Well, one fine day I came from school and everyone was crying in the home. That moment just froze in my mind. My aunt from Palampur was there and i could not recall when the last time she visited us.
“What happened”, I asked my sister.
But she was so little and young and I didn’t expect any answer from her but since everyone was crying I was getting a bit unrest less.
“Take the kids to their room”, one old man said.
“Munni, why is everyone crying?” I asked my little sister.
We at that point of time no one knew among me and my sisters that why were so many people gathered around the house.
But next morning I saw my mom crying like hell and my dad fainting in the veranda. She was screaming like nothing, the cold chill went down my spine and i just knew what had happened.
I knew my big brother died otherwise my mom was really strong and she never cried. Yes, My elder brother died when I was 10 years old. The favourite of my parents and relatives. I never existed for them. I sometimes used to wonder if I die, no one will cry.

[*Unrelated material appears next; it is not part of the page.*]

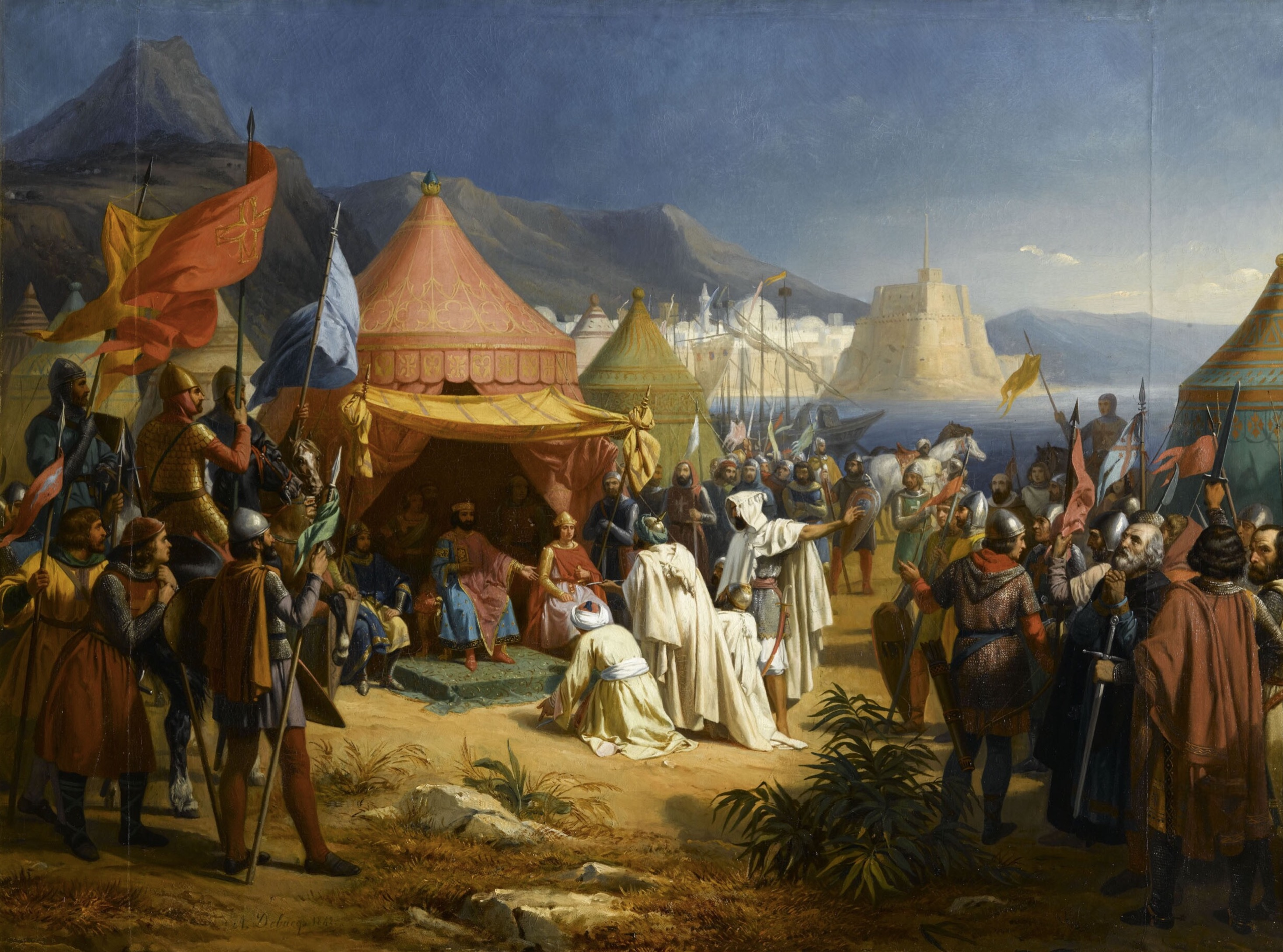 Tableau commandé par Louis-Philippe pour le musée historique de Versailles en 1838, exécuté en 1842 par Debacq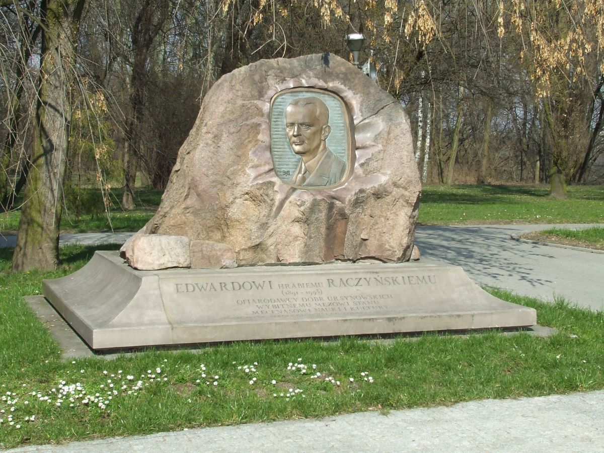 Pałac Juliana Ursyna Niemcewicza, obecnie rektorat SGGW, pomnik Edwarda Raczyńskiego

After that instance, my mom all together stopped talking for months at a time. My dad took off pretty well, after the death of Kasim (my brother) but my mother was devastated. Sometimes she used to go into coma. It was that I and my sisters didn’t exist for her, especially me.
Kasim was 4 years older than me and was favourit of everyone. My mom loved him so much that i felt so jealous all the time. I made plans of chocking him in his sleep many times. I was so bloody jealous. But i never wanted him to die as he was my big brother, i was safe with him in the school always, though he used to beat me at home but out of home he was my protector, no one could touch me when he was around.
His death killed the family and it was quiet a while things started getting better.
I used to go sit beside my mother for hours on Sunday or on school holidays, but he never looked or spoke to me or in fact to anyone.
After three four years, I wore Kasim’s clothes and went in front of my mother and she screamed so bloody loud that our neighbours came to see what has happened. She spoke after so many days. She just kept looking at me and i guess what was the first time in my life that she might have given me a look.
And then i started dressing and behaving like my older brother in front of my mother.
And the real me was lost as I wanted attention of my mother and love that I never wanted to share.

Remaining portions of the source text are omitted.